Il connaissait Thiers, le général Cavaignac. Il avait participé au banquet de la Réforme — ces grandes réunions politiques déguisées en repas que les républicains organisaient pour contourner l'interdiction des assemblées, pour réclamer l'élargissement du droit de vote, pour dire tout haut ce qu'on ne pouvait pas dire autrement. En France, sous certains régimes, les réunions politiques étaient interdites. Alors on se retrouvait à table. On portait des toasts qui duraient le temps d'un discours. Et peu à peu ces banquets avaient grossi, s'étaient multipliés dans toute la France, jusqu'à ce que le gouvernement panique et les interdise — ce qui avait mis le feu aux poudres et amené la révolution. Philippe présidait le banquet de Lille. Il était de ceux-là.

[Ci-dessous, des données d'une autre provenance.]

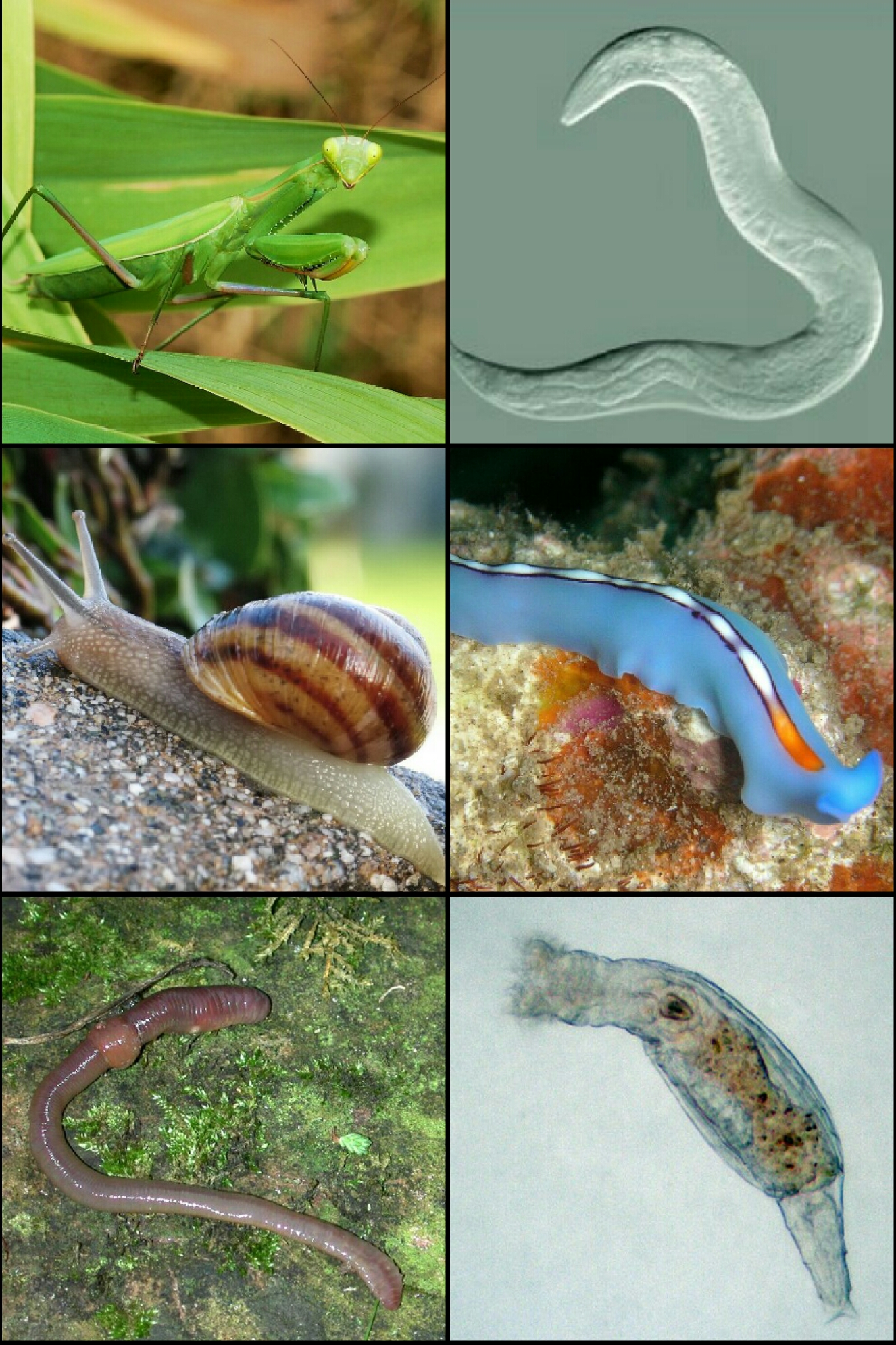 Collage de animales protóstomos basado en imágenes de Commons

— C'est une rupture, dit Papa. Il est né paysan. Il est mort industriel et républicain connu. Dans une seule vie.

Puis Victor, son fils. Papa ne l'avait pas connu non plus — Victor était mort en 1872, quand Papa avait deux ans. Mais Georges, son propre père, le lui avait raconté. Et maintenant Papa me le racontait à moi.

Victor avait hérité du caractère de Philippe — énergique, autoritaire, sans compromis. Vice-président du Conseil Général du Nord. Républicain affiché sous l'Empire, à une époque où afficher ses convictions pouvait coûter cher. Après la chute de Napoléon III, il avait été nommé colonel de la Garde nationale. Et il avait eu un duel — au Conseil Général, avec son ami le baron des Rotours, une discussion qui avait dégénéré. Il l'avait blessé grièvement. Il en était tellement désolé qu'il était parti en voyage en Italie pour se distraire. Il en était revenu malade. Il était mort à cinquante-trois ans.

Papa hocha légèrement la tête.

— Ils avaient des convictions, et ils ne les cachaient pas. Parfois ça coûtait cher. Mais ils ne les cachaient pas.

Il se retourna vers moi.

— Tu comprends pourquoi je t'amène ici ?

Je regardai le bâtiment. La pierre grise, les fenêtres étroites, rien d'élégant. Et pourtant c'était de là que venait tout le reste.

Je dis oui. Je crois que je comprenais.

Nous rentrâmes à pied par la rue Royale. Papa ne dit plus rien. Il n'avait plus besoin de rien dire.